Senator Joel Villanueva on Friday cautioned the Duterte administration’s economic managers against tying the hands of legislators, so to speak, with proposed budget parameters leveraged on the proposed tax reform package.
This developed during the legislative hearing Wednesday conducted with the Development Budget Coordinating Committee (DBCC).
Based on projections presented by the economic managers, the government expects to collect around PhP413 billion additional revenue for 2018, which also corresponds to the estimated increase in tax collection for the same year.
“This suggests that 99.9% of the projected increase in our revenues for next year will be sourced from the additional taxes that we expect to collect,” Villanueva observed.
The P413 billion increase for 2018 represents an 18.3% growth in taxes, marking a historical jump since 2006, when taxes rose by 20% following reform measures legislated in 2005.
“This represents the biggest nominal jump in tax collection in our country’s history,” the senator added.
Meanwhile, he elaborated, the 2018 projected disbursement, at P3.36 trillion, translates to a jump of P455 billion from this year’s programmed disbursement at P2.9 trillion.
“So, you have P413 billion increase in revenue sourced from additional taxes and P455 billion increase in spending for 2018. Does this mean that almost 90% of the additional funds we expect to spend next year will be funded from the additional taxes we expect to collect?” Villanueva asked.

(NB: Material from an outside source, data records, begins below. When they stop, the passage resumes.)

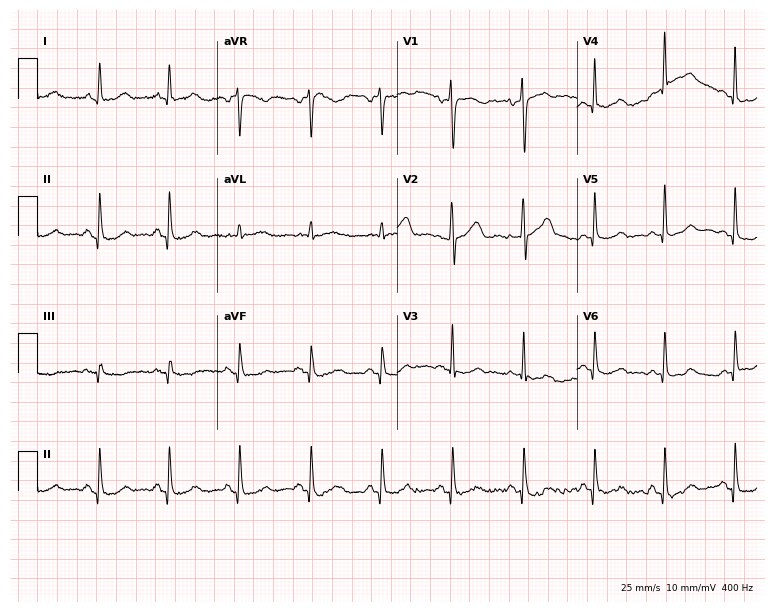
Standard 12-lead ECG recorded from a 45-year-old female (7.3-second recording at 400 Hz). None of these six findings is recorded: first-degree AV block, right bundle branch block, left bundle branch block, sinus bradycardia, atrial fibrillation, sinus tachycardia. Only these six findings were labelled.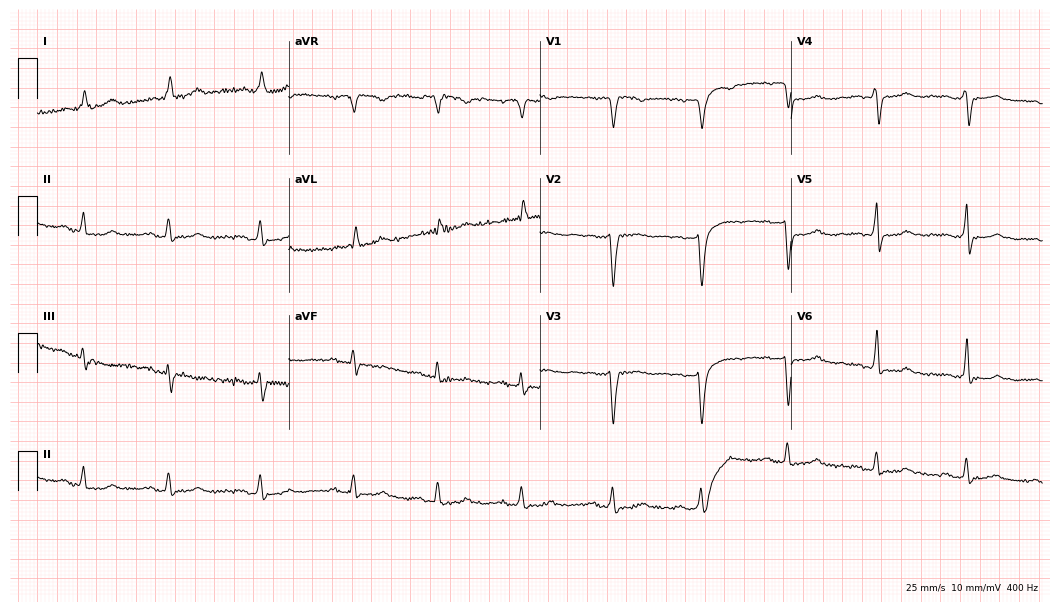
Electrocardiogram, a female, 80 years old. Of the six screened findings (first-degree AV block, right bundle branch block, left bundle branch block, sinus bradycardia, atrial fibrillation, sinus tachycardia), none is recorded.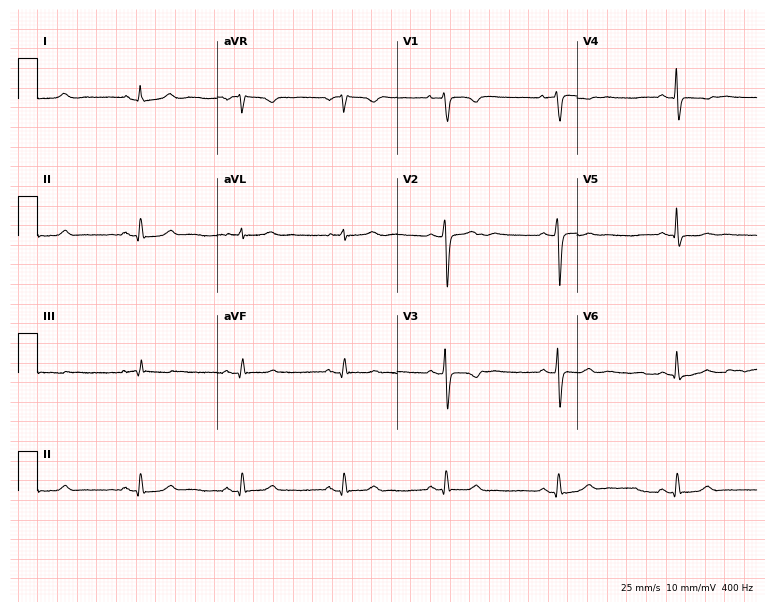
Standard 12-lead ECG recorded from a 38-year-old female patient. Read as a normal ECG.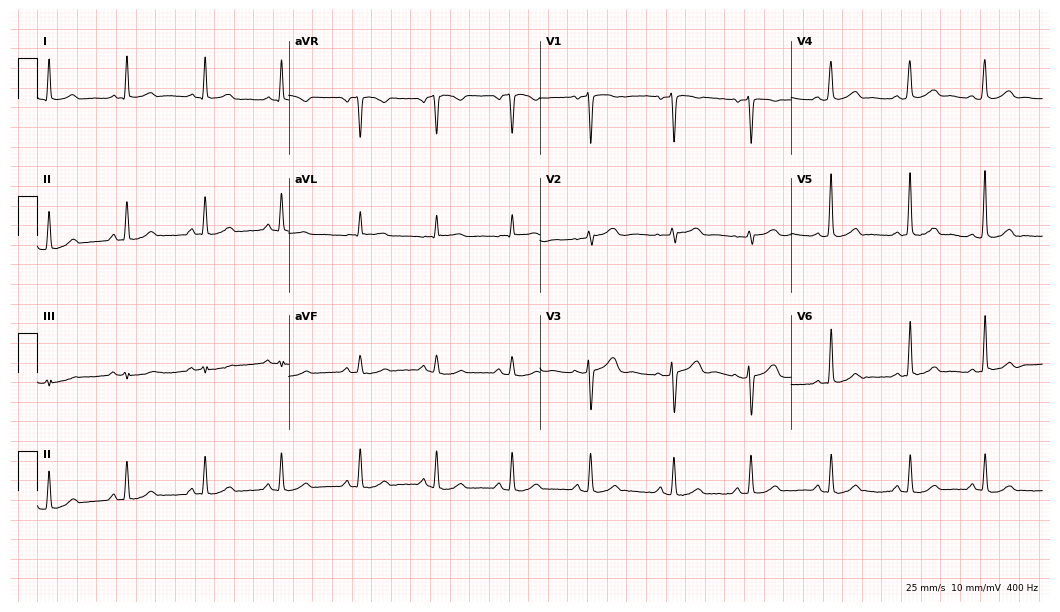
12-lead ECG (10.2-second recording at 400 Hz) from a female, 33 years old. Labelled as a normal ECG.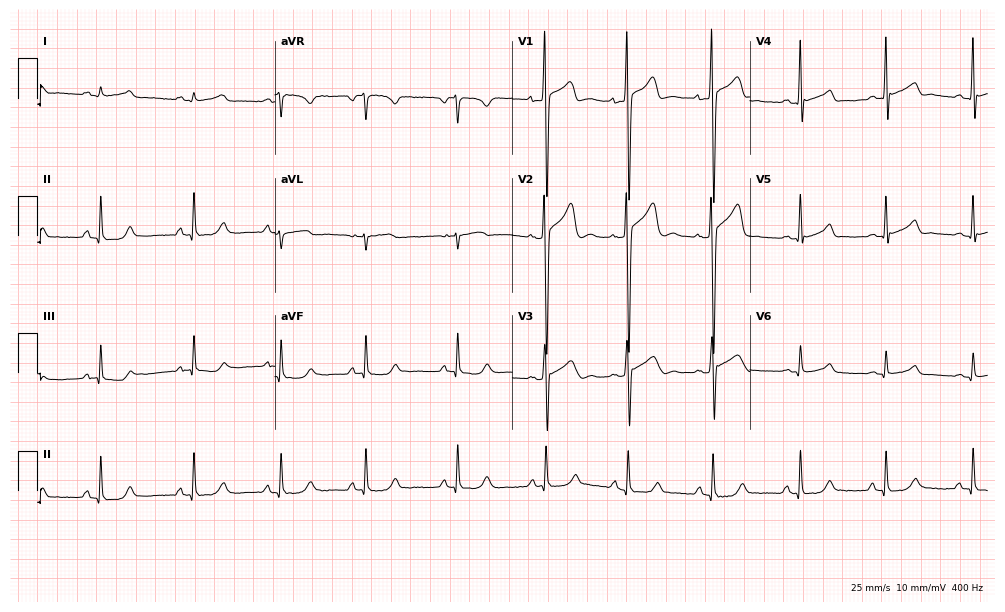
12-lead ECG from a male patient, 17 years old (9.7-second recording at 400 Hz). Recorded interpretation: within normal limits.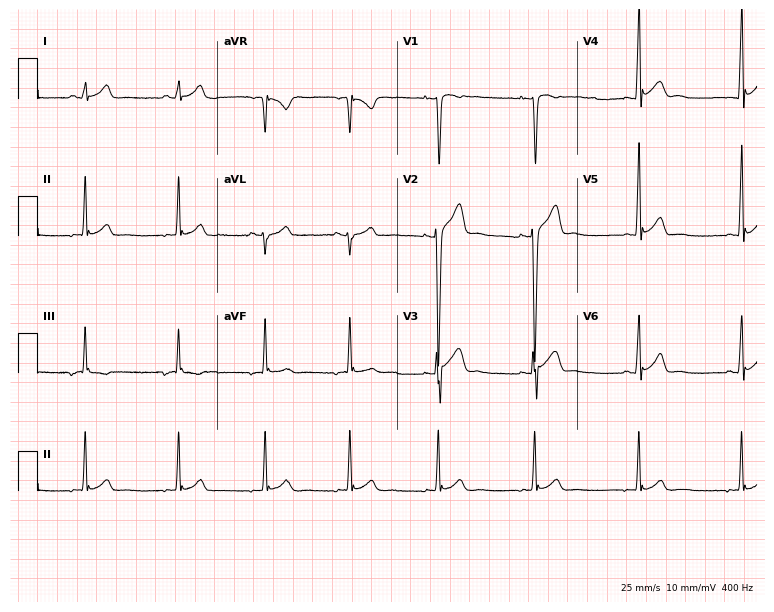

In response, Budget Secretary Benjamin Diokno said that the “balance will be collected from tax administration reforms and the buoyancy effect from higher GDP growth, assuming GDP grows by the anticipated 7 percent.
The senator said he wanted to make sure the Executive department “is not trying to get ahead of Congress” in a way that, in effect, puts pressure on Congress to pass the proposed TRAIN (Tax Reform for Acceleration and Inclusion Act) in toto since it appears the national budget depends on it.